Seule l’affaire Reach M.D. était mentionnée dans la décision Barber; elle faisait fi des arrêts OBG, Correia, O’Dwyer, Drouillard et Alleslev-Krofchak.

Donc, en raison des critères divergents de ces deux affaires, nous savons ce que sont les faits, mais ne savons pas ce qu’est le droit. La Cour d’appel de l’Ontario avait été saisie d’une autre affaire visant le délit d’ingérence illicite dans des relations économiques : Heydary Hamilton Professional Corporation v. Hanuka, 2010 ONCA 881, qui a été publiée le 21 décembre (juste avant que je rédige les présentes observations). Toutefois, cette question de plaidoirie a été rejetée sans qu’il soit nécessaire de se mettre de la partie dans le différend relatif aux définitions étroites et larges de l’expression « par des moyens illicites ». Nous notons toutefois qu’une demande de pourvoi devant la Cour suprême du Canada a été déposée quant à ce différend. Cela devrait être utile pour mettre les choses au point.

Toutefois, nous croyons qu’il est juste de souligner que le délit d’ingérence illicite dans des relations économiques est une question épineuse ayant créé de la confusion auprès des tribunaux du Canada (et du Royaume-Uni; voir les commentaires de Lord Hoffmann faisant la distinction entre le délit qui nous préoccupe et celui de l’incitation à rompre un contrat dans l’arrêt OBG et revenant à certaines décisions historiques intéressantes commençant en 1620, pour ce faire). Il est probable que le délit que nous examinons ici continuera d’évoluer et d’être raffiné dans la fonderie dorée de la common law. Voir aussi l’affaire Ultracuts Franchises Inc. v. Magicuts Inc. et al., 2010 MBCA 34 (CanLII) au paragraphe 6.

Il serait négligent de ma part de ne pas souligner la charge de travail de la Cour d’appel de l’Ontario et ses antécédents généralement excellents. Il faut croire que chacun a de temps à autre une mauvaise journée. Dans sa chronique du 16 décembre 2010, la collaboratrice attitrée du Globe & Mail Christie Blatchford écrivait au sujet d’une récente affaire :

[traduction] Dans toutes les provinces, la Cour d’appel est sans doute actuellement la plus cérébrale et certainement la plus éloignée des faits souvent brutaux d’une affaire.

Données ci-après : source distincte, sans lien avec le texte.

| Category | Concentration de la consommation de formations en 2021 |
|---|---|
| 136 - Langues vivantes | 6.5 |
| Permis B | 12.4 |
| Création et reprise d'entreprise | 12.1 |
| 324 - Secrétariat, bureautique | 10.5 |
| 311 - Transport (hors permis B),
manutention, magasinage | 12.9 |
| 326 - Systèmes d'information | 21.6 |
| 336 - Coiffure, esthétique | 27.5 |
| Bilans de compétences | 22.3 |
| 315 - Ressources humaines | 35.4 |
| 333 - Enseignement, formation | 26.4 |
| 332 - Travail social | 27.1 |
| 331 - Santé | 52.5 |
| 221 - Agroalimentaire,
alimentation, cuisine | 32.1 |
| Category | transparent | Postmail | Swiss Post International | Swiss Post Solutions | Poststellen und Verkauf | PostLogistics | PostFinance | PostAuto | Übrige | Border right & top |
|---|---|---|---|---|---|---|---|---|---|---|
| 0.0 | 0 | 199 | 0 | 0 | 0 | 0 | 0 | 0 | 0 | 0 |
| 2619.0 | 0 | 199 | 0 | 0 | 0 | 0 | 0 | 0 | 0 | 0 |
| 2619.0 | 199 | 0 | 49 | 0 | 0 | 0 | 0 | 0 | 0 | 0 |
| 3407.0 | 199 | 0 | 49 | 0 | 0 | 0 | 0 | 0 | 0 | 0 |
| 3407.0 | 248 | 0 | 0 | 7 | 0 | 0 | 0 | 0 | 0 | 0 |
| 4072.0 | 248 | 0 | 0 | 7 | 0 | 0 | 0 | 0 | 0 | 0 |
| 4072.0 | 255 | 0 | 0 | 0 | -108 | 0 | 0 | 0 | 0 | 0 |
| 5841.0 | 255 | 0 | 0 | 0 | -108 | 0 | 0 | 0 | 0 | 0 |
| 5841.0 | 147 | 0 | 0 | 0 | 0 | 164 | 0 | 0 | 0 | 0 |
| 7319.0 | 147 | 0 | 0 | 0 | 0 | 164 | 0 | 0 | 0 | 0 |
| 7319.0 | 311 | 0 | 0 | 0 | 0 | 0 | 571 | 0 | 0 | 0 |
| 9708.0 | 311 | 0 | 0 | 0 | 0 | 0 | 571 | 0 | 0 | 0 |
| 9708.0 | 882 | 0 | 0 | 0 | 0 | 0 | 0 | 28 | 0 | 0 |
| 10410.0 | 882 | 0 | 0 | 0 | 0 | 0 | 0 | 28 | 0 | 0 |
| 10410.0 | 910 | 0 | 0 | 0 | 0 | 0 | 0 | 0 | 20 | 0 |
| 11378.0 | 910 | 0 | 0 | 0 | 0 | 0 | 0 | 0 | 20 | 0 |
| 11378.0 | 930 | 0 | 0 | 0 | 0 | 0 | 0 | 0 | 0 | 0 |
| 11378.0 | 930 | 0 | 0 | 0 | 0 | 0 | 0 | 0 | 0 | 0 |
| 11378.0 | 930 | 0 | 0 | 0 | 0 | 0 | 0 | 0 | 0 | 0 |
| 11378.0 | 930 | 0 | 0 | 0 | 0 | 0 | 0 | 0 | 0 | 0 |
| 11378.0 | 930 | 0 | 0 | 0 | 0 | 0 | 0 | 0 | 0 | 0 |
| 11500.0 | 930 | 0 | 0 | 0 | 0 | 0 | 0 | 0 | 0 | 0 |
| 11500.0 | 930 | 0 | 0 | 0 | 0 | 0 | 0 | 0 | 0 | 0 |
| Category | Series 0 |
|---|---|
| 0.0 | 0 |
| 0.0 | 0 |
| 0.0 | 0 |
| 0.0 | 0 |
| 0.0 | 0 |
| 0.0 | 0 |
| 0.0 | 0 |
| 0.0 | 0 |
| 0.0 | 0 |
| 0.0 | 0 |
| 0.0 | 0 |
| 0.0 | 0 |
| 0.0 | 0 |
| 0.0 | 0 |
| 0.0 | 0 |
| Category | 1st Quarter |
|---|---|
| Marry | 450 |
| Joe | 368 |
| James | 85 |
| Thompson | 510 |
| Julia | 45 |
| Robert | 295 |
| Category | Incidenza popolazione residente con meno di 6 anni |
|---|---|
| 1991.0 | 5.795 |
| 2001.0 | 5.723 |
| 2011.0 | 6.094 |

Les avocats qui comparaissent régulièrement ici peuvent faire l’analyse grammaticale d’une simple phrase prononcée par un juge de première instance en mille tranches et discuter sur des pointes d’aiguilles : c’est la nature de leur travail. Ils peuvent, ainsi que les juges qui les entendent, ‘tourner en rond’ pendant des heures — de par leur formation, ils aiment tous discuter et beaucoup aiment s’écouter parler — sur un seul point de droit ou sur une nuance. Les juges apprécient tellement ces joutes oratoires qu’on pourrait parfois croire qu’ils cèdent aux caprices des avocats pour le seul plaisir de les entendre.

Mais ce ne fut pas le cas aujourd’hui (...)

Comme Shakespeare le disait, la clémence est tombée comme la douce pluie du ciel sur la Cour d’appel de l’Ontario, bonne à celui qui donne et à celui qui reçoit.

Le caractère de la clémence est de n’être point forcée, écrivait Shakespeare. Et le lieu sur lequel elle tombe comme la douce pluie du ciel est béni.

Donc, dans cette affaire, la Cour d’appel en était venue à une décision qui reconnaissait les faits et appliquait le bon droit (et le bon sens). Avec un peu de chance, la Cour suprême du Canada résoudra la question du délit intentionnel d’ingérence illicite dans des relations économiques, de façon que « tout est bien qui finit bien ».